[Records from a data collection]

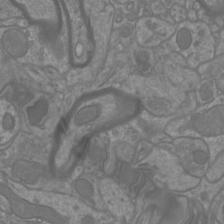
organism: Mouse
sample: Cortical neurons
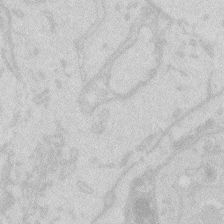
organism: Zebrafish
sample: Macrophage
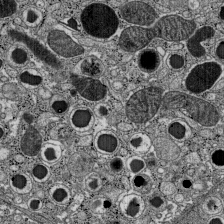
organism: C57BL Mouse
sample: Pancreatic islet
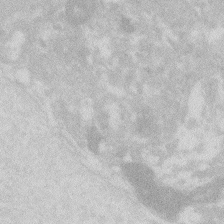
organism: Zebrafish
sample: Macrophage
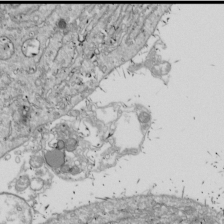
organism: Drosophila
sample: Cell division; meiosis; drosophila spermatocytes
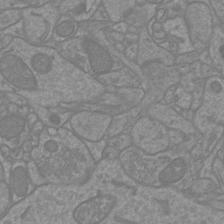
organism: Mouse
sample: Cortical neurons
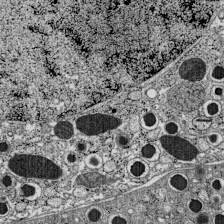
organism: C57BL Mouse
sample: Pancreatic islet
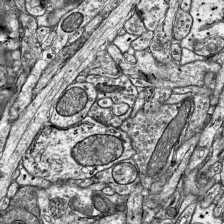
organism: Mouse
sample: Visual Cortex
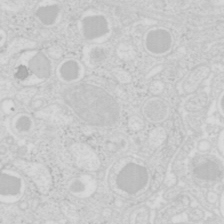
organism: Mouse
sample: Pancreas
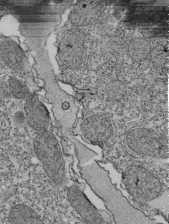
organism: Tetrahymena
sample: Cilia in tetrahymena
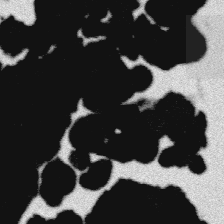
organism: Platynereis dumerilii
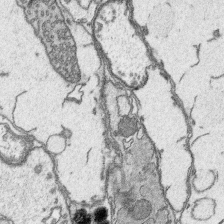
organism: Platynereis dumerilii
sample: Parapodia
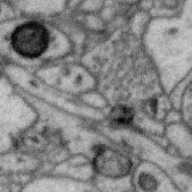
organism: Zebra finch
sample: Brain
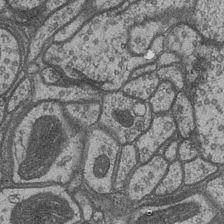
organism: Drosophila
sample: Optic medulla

### What you need to do
Output each record above exactly; omit the images.

### Response below
organism: Mouse
sample: Cortical neurons
organism: Zebrafish
sample: Macrophage
organism: C57BL Mouse
sample: Pancreatic islet
organism: Zebrafish
sample: Macrophage
organism: Drosophila
sample: Cell division; meiosis; drosophila spermatocytes
organism: Mouse
sample: Cortical neurons
organism: C57BL Mouse
sample: Pancreatic islet
organism: Mouse
sample: Visual Cortex
organism: Mouse
sample: Pancreas
organism: Tetrahymena
sample: Cilia in tetrahymena
organism: Platynereis dumerilii
organism: Platynereis dumerilii
sample: Parapodia
organism: Zebra finch
sample: Brain
organism: Drosophila
sample: Optic medulla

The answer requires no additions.